Schwerpunkt: Bewertung und Inflation

Bewertung in transaktionsarmen Zeiten

Obwohl für 2010 ein höheres Transaktionsvolumen für deutsche Immobilien prognostiziert wird (gemäß dem aktuellen Trendbarometer von Ernst & Young Real Estate wird es von 13,4 Milliarden Euro im Jahr 2009 auf 16 bis 18 Milliarden Euro in diesem Jahr ansteigen), ist davon auszugehen, dass das Transaktionsvolumen auch 2010 deutlich unter dem früherer Jahre liegen wird. Für die Immobilienbewerter bedeutet das, dass sie für die Ermittlung von Immobilienwerten auch weiterhin nur auf wenige Vergleichstransaktionen zurückgreifen können.

Liegenschaftszins

Dennoch gibt es Möglichkeiten, auch ohne aktuelle Vergleichstransaktionen einen Marktwert abzuleiten. Einen ersten Anhaltspunkt für die Bewertung bietet der sogenannte Liegenschaftszins. Dabei handelt es sich nach §11 Abs. 1 der deutschen Wertermittlungsverordnung um den Zinssatz, mit dem der Verkehrswert von Liegenschaften im Durchschnitt marktüblich verzinst wird. Mit der Ermittlung und Veröffentlichung des Liegenschaftszinses sind die örtlichen Gutachterausschüsse betraut. Der Liegenschaftszinssatz impliziert auch Prognosen über Wertzuwachs und Mietpreissteigerungen. Auf diese Einschätzung der örtlichen Gutachterausschüsse können Immobilienbewerter zurückgreifen.

Häufig übernehmen Bewerter den von örtlichen Gutachterausschüssen ermittelten Liegenschaftszins, jedoch ohne seine fallbezogene Plausibilität zu prüfen. Dies kann insbesondere dann zu Fehleinschätzungen führen, wenn der veröffentlichte Liegenschaftszins älteren Datums ist und sich das Marktumfeld mittlerweile gewandelt hat. In einem solchen Fall ist es notwendig, den Liegenschaftszinssatz für die Bewertung eines Objekts zu korrigieren und ihn an die aktuelle Marktsituation anzupassen.
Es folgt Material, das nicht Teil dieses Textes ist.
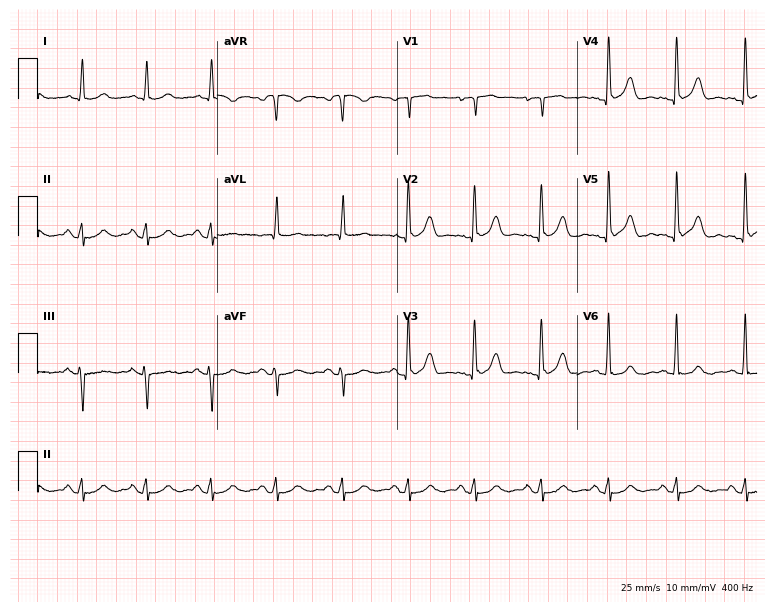
12-lead ECG from an 81-year-old man. Labelled as a normal ECG.

Doch selbst alte Werte beinhalten Chancen: Bewerter können aus der Historie des jeweiligen Liegenschaftszinses Erkenntnisse für die aktuelle Situation ableiten. Der Blick in die Vergangenheit kann hilfreich sein, um zu untersuchen, welche Liegenschaftszinssätze in den vergangenen Zyklen - vor allem in Krisenzeiten - benutzt wurden. Diese Vergleichsebene bietet Bewertern wichtige Anhaltspunkte für die Prognose möglicher Transaktionsparameter. In entwickelten Immobilienmärkten wie Deutschland können Gutachter fast flächendeckend auf historische Marktdaten zurückgreifen und sich an den Zyklen der Vergangenheit orientieren. Auf diese Weise können Bewerter den aktuellen Marktparameter eines Objekts in einem ersten Schritt eingrenzen.

Die Orientierung an vergangenen Marktzyklen stellt jedoch nur eine Richtschnur für die Einschätzung des Bewerters dar. In Marktphasen mit geringem Transaktionsgeschehen ist dies in der Regel immer noch eine Herausforderung. Gutachter müssen hier ihr Gespür für die Einschätzungen und Befindlichkeiten der Marktteilnehmer und deren Investitionsprofil unter Beweis stellen.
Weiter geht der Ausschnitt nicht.